Господи Иисусе… послышался далекий голос, и в нем звучала обреченность и тоска. Господи…
И тишина! Замерли последние звуки. Потом все повторялось сначала – снова и снова.
А затем – он не ведал, сколько прошло времени, ибо время в том месте не имело никакого значения – Джонни начал пробираться по коридору и окликать голос (а может, ему так казалось), надеясь, что вместе им удастся выбраться оттуда или хотя бы поддержать друг друга в беде.
Однако голос (далекий и слабый) продолжал удаляться, пока не превратился в эхо от эха. И наконец, пропал вовсе. Теперь Джонни остался один и сам пробирался по пустынному коридору с темными тенями. И в нем крепла уверенность, что это не видение, не мираж и не сон, во всяком случае, в общепринятом смысле. Как будто он застрял где-то посередине между миром живых и миром мертвых. И к какому миру он продвигался?
Джонни окружали странные и пугающие образы. Подобно призракам, они заполняли пространство сзади, спереди и по бокам, пока он не оказался в их плотном и жутком кольце. Они касались его, внушали благоговейный страх, почти ужас. Джонни слышал все эти приглушенные голоса чистилища. Вот в темноте крутится «Колесо фортуны», мелькают красное и черное, мелькают жизнь и смерть, и «Колесо» постепенно замедляет ход. На что он поставил? Джонни не помнил, а следовало бы, потому что на кону стояло его существование. Остаться или уйти? Или одно, или другое. Его девушке нехорошо. Ее надо отвезти домой.
Вскоре в коридоре чуть посветлело. Сначала Джонни решил, что это игра воображения, сон, который он видел во сне, если такое вообще возможно, но в конце концов свет стал слишком ярким, поэтому не мог быть иллюзией. Да и сам коридор уже не казался видением. Стены начали темнеть и были уже едва различимы, а потом их цвет сменился печально-серым, похожим на сумерки теплого и хмурого мартовского дня. Да и вообще Джонни теперь находился вовсе не в коридоре, а в каком-то помещении – или в чем– то, похожем на помещение, где вместо стен были тончайшие пленки, похожие на плаценту, а сам он напоминал младенца, ожидающего момента рождения. Теперь Джонни слышал другие голоса, звучавшие тоже глухо и размеренно, но уже без всякого эха, и похожие на ропот безымянных богов, говоривших на языках, канувших в Лету. Постепенно этот ропот звучал все отчетливее, и Джонни уже разбирал слова.

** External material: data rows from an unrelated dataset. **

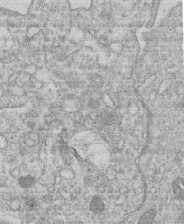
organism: Human
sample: Macrophage cells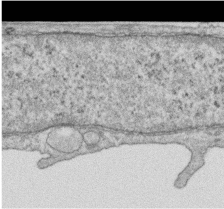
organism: Human
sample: Centriole in RPE cells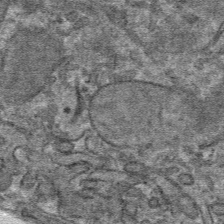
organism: Mouse
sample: Mouse hepatocytes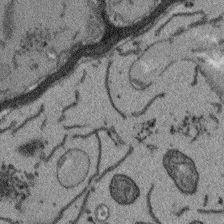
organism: Arabidopsis thaliana
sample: Root tip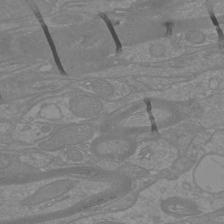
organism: Mouse
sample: Cortical neurons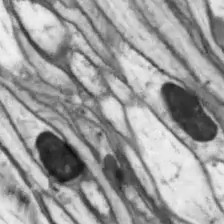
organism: Drosophila
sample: Optic lobe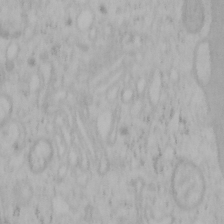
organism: Mouse
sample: OT-I killer T cells with ID8 ovarian cancer cells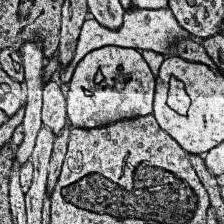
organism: Human
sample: Temporal Lobe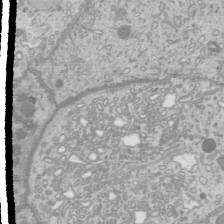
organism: Mouse
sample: Cilia; mouse epididymis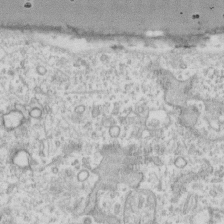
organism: Human
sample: Fibroblast cells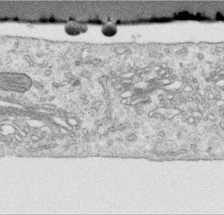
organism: Human
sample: Centriole in RPE cells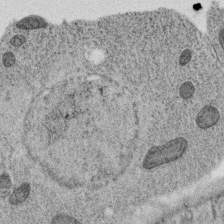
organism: C. elegans
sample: C. elegans oocyte; sperm cells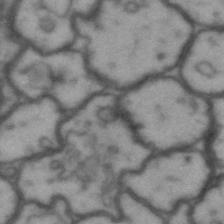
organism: Drosophila
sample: Brain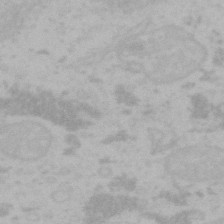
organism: Mouse
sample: Choroid plexus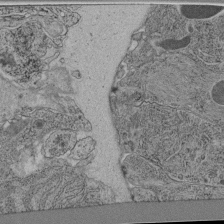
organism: C. elegans
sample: C. elegans pharynx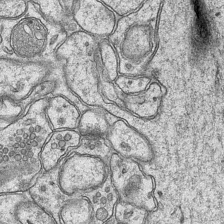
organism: Mouse
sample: CA1 Hippocampus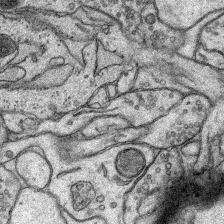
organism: Rat
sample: Hippocampus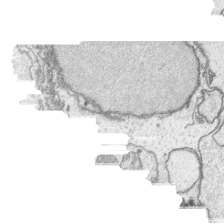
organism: Platynereis dumerilii
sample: Parapodia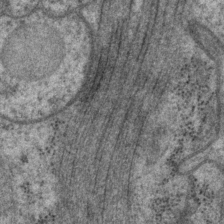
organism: P. pacificus
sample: Pharynx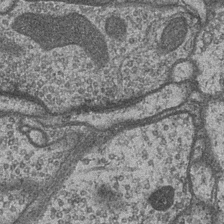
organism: Drosophila
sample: Optic medulla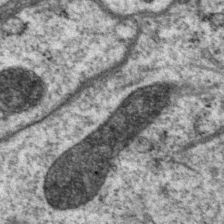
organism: P. pacificus
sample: Pharynx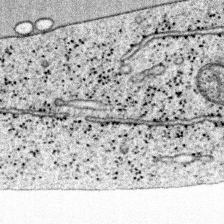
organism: Human
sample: HeLa cells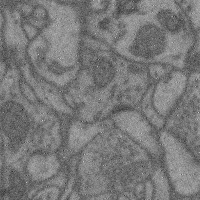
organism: Mouse
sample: Cerebral cortex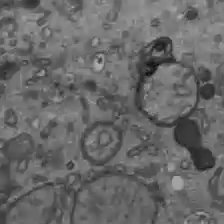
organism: C57BL Mouse
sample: Liver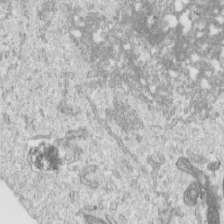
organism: Human
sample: Centriole in RPE cells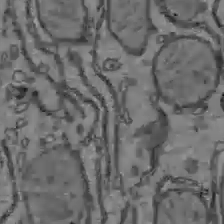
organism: C57BL Mouse
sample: Liver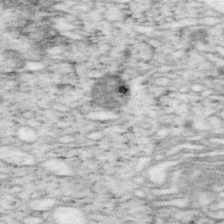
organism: Mouse
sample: OT-I killer T cells with ID8 ovarian cancer cells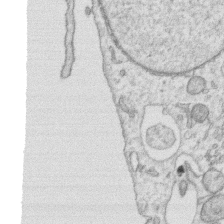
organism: Human
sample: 1205lu cells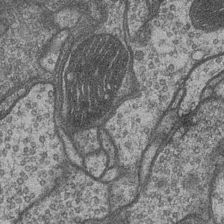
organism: Drosophila
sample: Optic medulla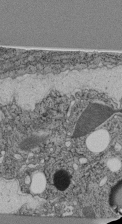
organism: C. elegans
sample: C. elegans pharynx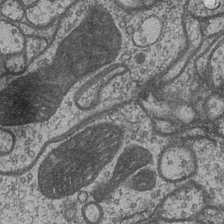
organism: Drosophila
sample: Optic medulla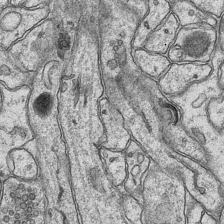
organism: Mouse
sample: CA1 Hippocampus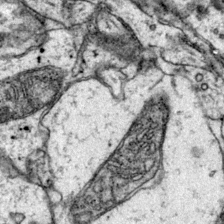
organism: Mouse
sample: Primary visual cortex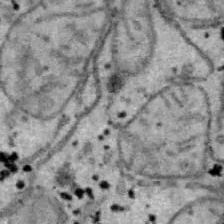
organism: Mouse
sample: Liver from an obese (ob/ob) mouse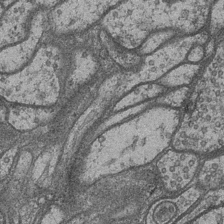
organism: Drosophila
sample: Optic medulla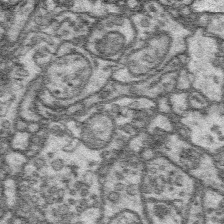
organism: Platynereis dumerilii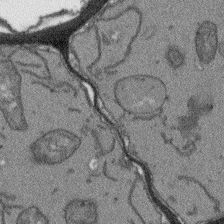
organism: Arabidopsis thaliana
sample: Root tip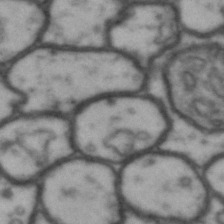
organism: Drosophila
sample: Brain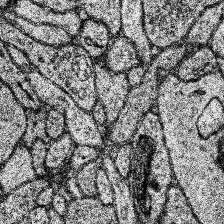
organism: Human
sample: Temporal Lobe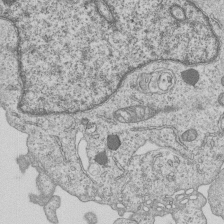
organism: Human
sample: MDA-MB-231 cells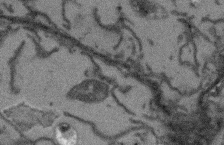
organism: Arabidopsis thaliana
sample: Root tip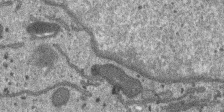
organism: Human
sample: Lung epithelial cells infected with SARS-CoV-2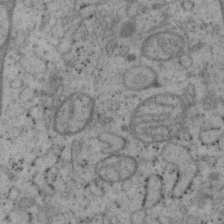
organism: Human
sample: HeLa cells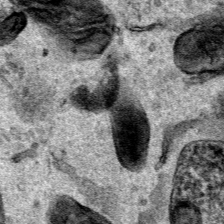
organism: Human
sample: Mitochondria in HCT116 cells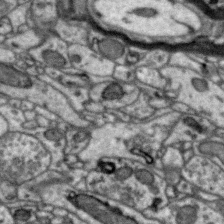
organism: Zebra finch
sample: Brain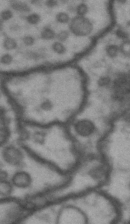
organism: Drosophila
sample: Brain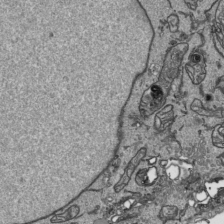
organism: Human
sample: Mitochondria in HCT116 cells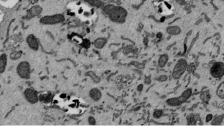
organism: Mouse
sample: ED-1 cell nuclei; centrioles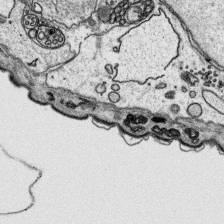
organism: Platynereis dumerilii
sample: Parapodia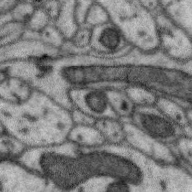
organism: Zebra finch
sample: Brain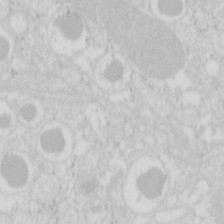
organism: Mouse
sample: Pancreas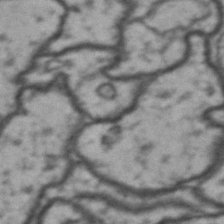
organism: Drosophila
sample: Brain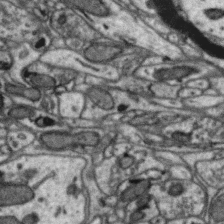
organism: Zebra finch
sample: Brain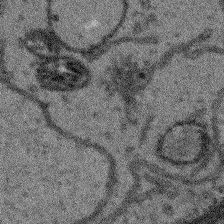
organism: Arabidopsis thaliana
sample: Root tip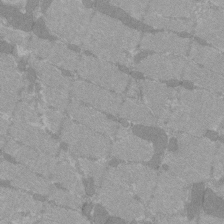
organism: C57BL Mouse
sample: Tibialis anterior muscle cell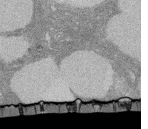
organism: Rat
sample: Salivary granule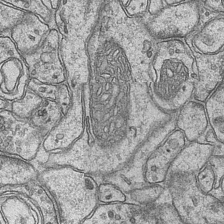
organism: Mouse
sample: CA1 Hippocampus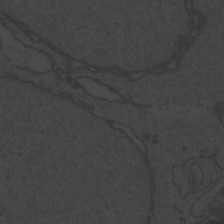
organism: Zebrafish
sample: Macrophage infected with Toxoplasma gondii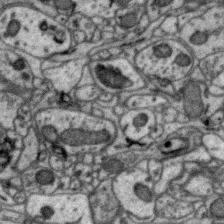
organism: Zebra finch
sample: Brain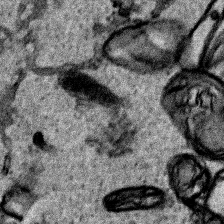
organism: Human
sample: Mitochondria in HCT116 cells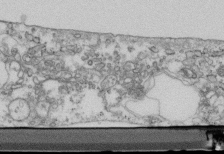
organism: Mouse
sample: Cilia; retinal pigment epithelium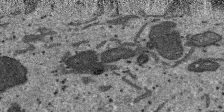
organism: Human
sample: Lung epithelial cells infected with SARS-CoV-2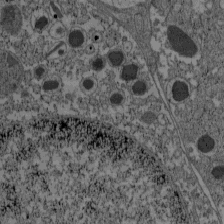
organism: C57BL Mouse
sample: Pancreatic islet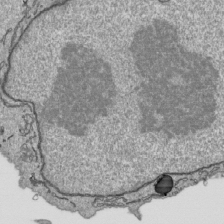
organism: Human
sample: Mitochondria in HCT116 cells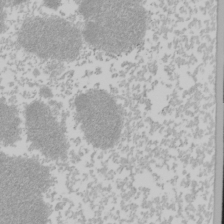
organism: Mouse
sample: Cancer cell death in ED-1 cells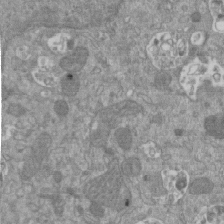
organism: Mouse
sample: ED-1 cell nuclei; centrioles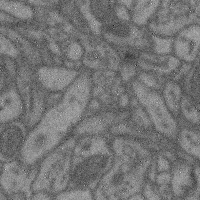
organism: Mouse
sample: Cerebral cortex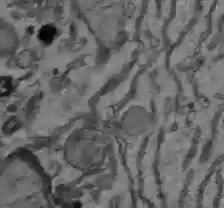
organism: C57BL Mouse
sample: Liver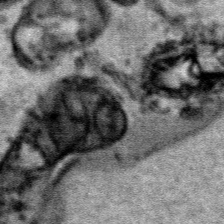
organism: Human
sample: Mitochondria in HCT116 cells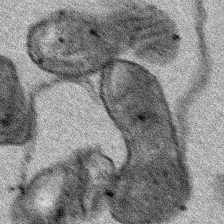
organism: Human
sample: Mitochondria in HCT116 cells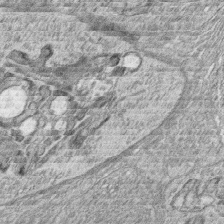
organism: Zebrafish
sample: synaptic ribbons in rod cells and cone cells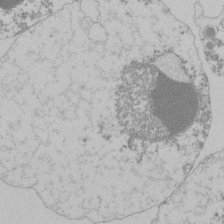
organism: Mouse
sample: Activated Pmel transgenic CD8+ T Cells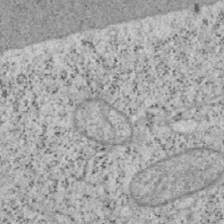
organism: Mouse
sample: OT-I killer T cells with ID8 ovarian cancer cells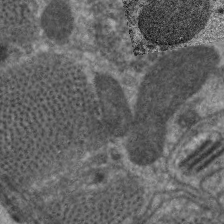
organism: C. elegans
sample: Pharynx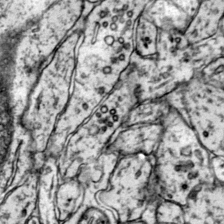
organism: Mouse
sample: Primary visual cortex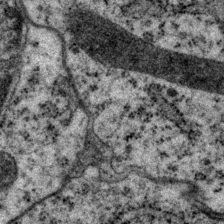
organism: P. pacificus
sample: Pharynx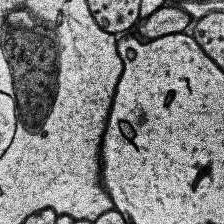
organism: Human
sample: Temporal Lobe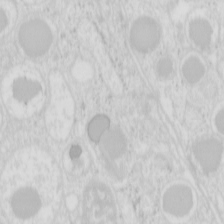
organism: Mouse
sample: Pancreas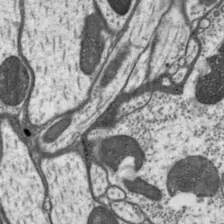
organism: Drosophila
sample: Protocerebral bridge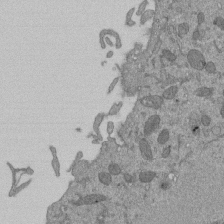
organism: Mouse
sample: ED-1 cell nuclei; centrioles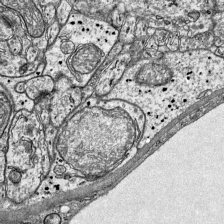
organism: Mouse
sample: Visual Cortex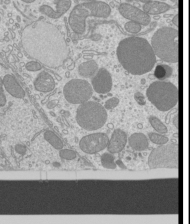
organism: Mouse
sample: Cilia; mouse epididymis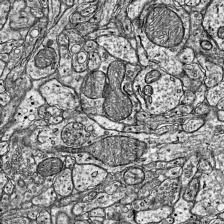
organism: Mouse
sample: Visual Cortex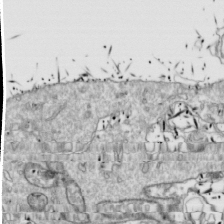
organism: Drosophila
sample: Cell division; meiosis; drosophila spermatocytes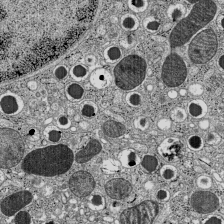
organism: C57BL Mouse
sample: Pancreatic islet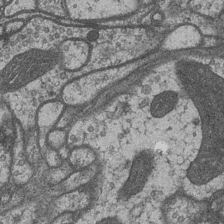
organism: Drosophila
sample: Optic medulla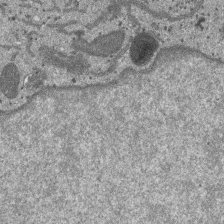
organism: Human
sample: Lung epithelial cells infected with SARS-CoV-2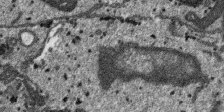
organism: Human
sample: Lung epithelial cells infected with SARS-CoV-2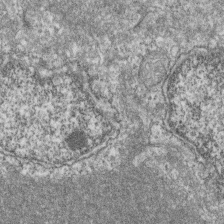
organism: Zebrafish
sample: Cilia; retinal pigment epithelium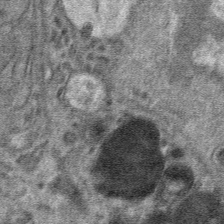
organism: Mouse
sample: Mouse hepatocytes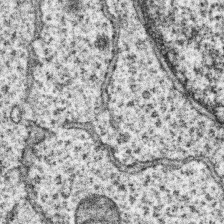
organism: Human
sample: HeLa cells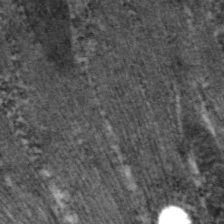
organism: C. elegans
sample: Pharynx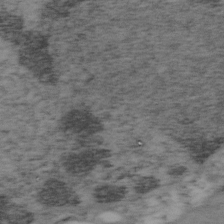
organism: Mouse
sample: OT-I killer T cells with ID8 ovarian cancer cells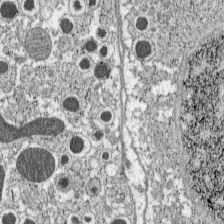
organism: C57BL Mouse
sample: Pancreatic islet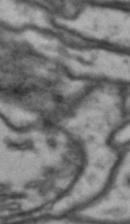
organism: Drosophila
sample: Brain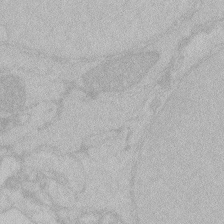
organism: Zebrafish
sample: Macrophage infected with Toxoplasma gondii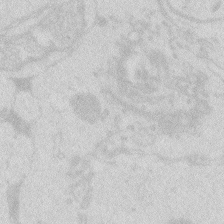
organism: Zebrafish
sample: Macrophage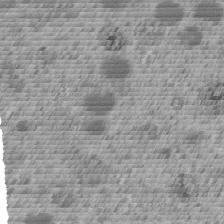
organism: C. elegans
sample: C. elegans embryo early stage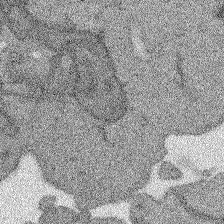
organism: Human
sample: HeLa cells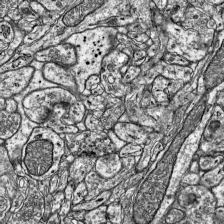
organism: Mouse
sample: Visual Cortex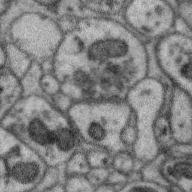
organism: Zebra finch
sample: Brain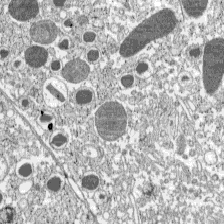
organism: C57BL Mouse
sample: Pancreatic islet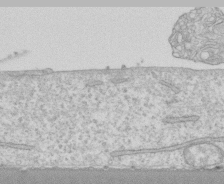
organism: Human
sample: CRL-1474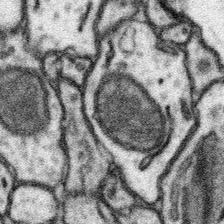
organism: Mouse
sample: Somatosensory cortex neuropil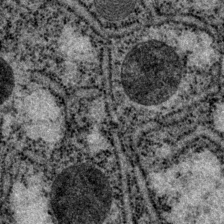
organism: P. pacificus
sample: Pharynx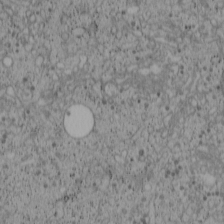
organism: African green monkey
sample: COS-7 cells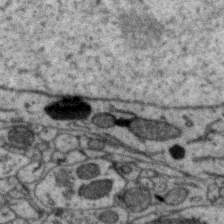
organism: Zebra finch
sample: Brain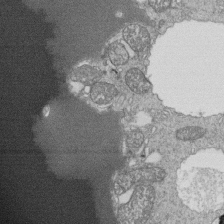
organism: Tetrahymena
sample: Cilia in tetrahymena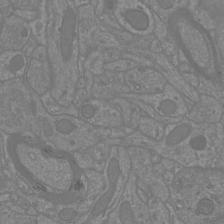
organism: Mouse
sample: Cortical neurons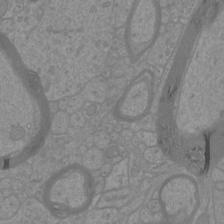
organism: Mouse
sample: Cortical neurons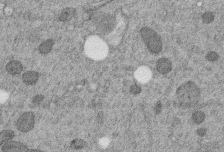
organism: C. elegans
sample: C. elegans embryo early stage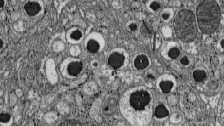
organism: C57BL Mouse
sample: Pancreatic islet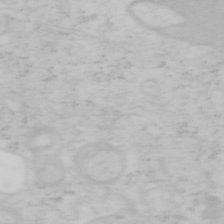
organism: Mouse
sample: OT-I killer T cells with ID8 ovarian cancer cells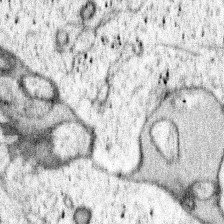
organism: Human
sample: HeLa cells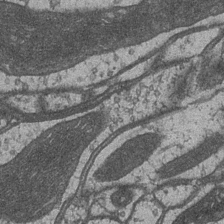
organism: Drosophila
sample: Optic medulla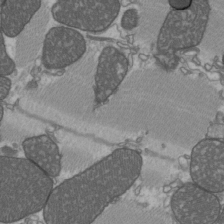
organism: C57BL Mouse
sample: Heart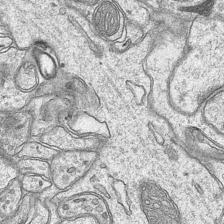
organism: Mouse
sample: CA1 Hippocampus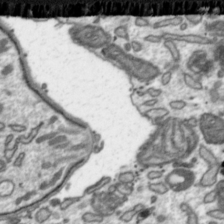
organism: Toxoplasma gondii
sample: Parasites in a vacuole inside a host cell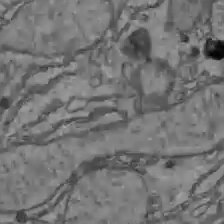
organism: C57BL Mouse
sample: Liver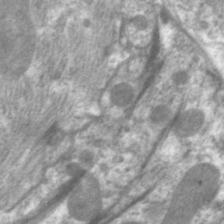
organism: C. elegans
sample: Pharynx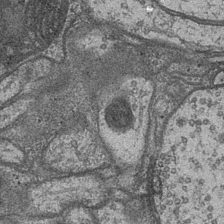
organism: Drosophila
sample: Optic medulla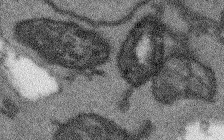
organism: Arabidopsis thaliana
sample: Root tip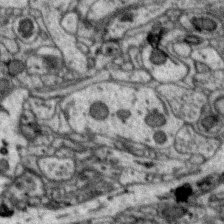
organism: Zebra finch
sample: Brain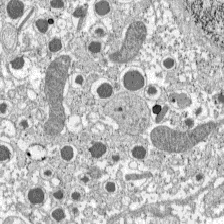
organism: C57BL Mouse
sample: Pancreatic islet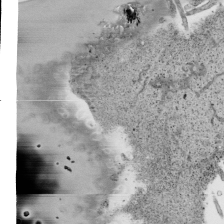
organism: Human
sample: Mitochondria in HCT116 cells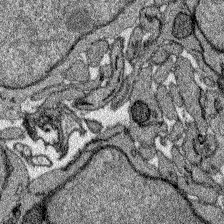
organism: Zebrafish
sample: Larval olfactory bulb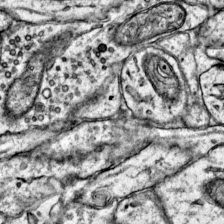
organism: Mouse
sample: Primary visual cortex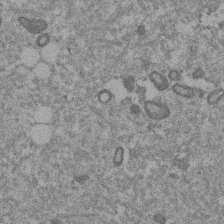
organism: Mouse
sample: Dividing mouse embryo 1 cell stage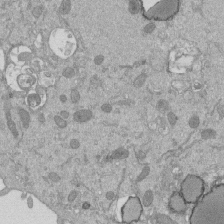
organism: Mouse
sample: ED-1 cell nuclei; centrioles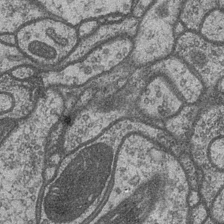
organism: Drosophila
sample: Optic medulla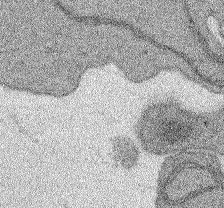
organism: Human
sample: HeLa cells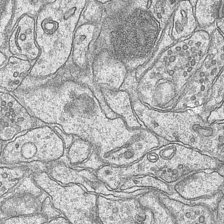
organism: Mouse
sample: CA1 Hippocampus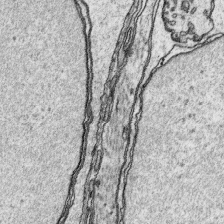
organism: Platynereis dumerilii
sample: Parapodia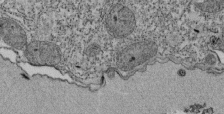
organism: Tetrahymena
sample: Cilia in tetrahymena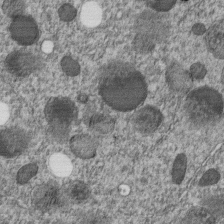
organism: C. elegans
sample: C. elegans embryo early stage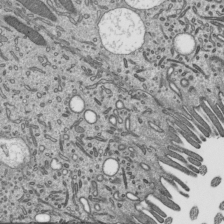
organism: Mouse
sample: Mouse epididymis efferent ductule cilia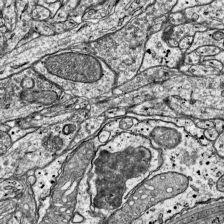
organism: Mouse
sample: Visual Cortex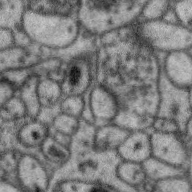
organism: Zebra finch
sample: Brain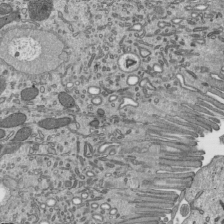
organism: Mouse
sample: Mouse epididymis efferent ductule cilia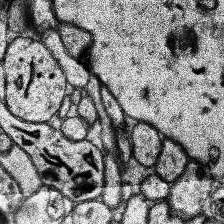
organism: Human
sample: Temporal Lobe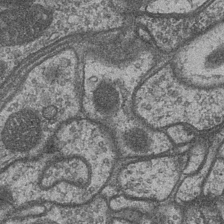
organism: Drosophila
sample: Optic medulla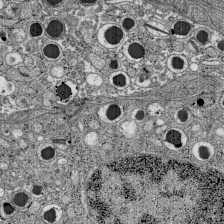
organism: C57BL Mouse
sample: Pancreatic islet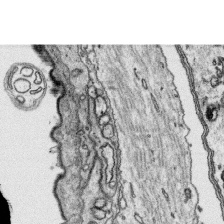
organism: Platynereis dumerilii
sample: Parapodia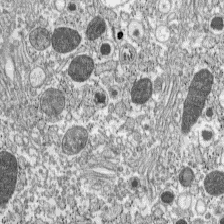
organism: C57BL Mouse
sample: Pancreatic islet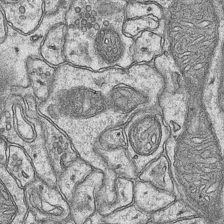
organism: Mouse
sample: CA1 Hippocampus

Время от времени он открывал глаза (или ему так казалось) и различал источники этих голосов: яркие и светящиеся призрачные фигуры – сначала безликие. Они перемещались по комнате и иногда склонялись над ним. Джонни не пытался заговорить с ними, во всяком случае, вначале. Он решил, что оказался в потустороннем мире, а эти яркие пятна – ангелы.
Со временем эти призрачные фигуры, как и голоса, становились все отчетливее и обретали узнаваемые очертания. Однажды Джонни увидел мать: она склонилась над ним и прокричала что-то неразборчивое. Потом различил фигуру отца. Затем Дейва Пелсена из школы. И медсестры, которая приходила в палату, – ее звали то ли Мэри, то ли Мари. Лица и голоса приближались и сливались воедино, в нечто непонятное.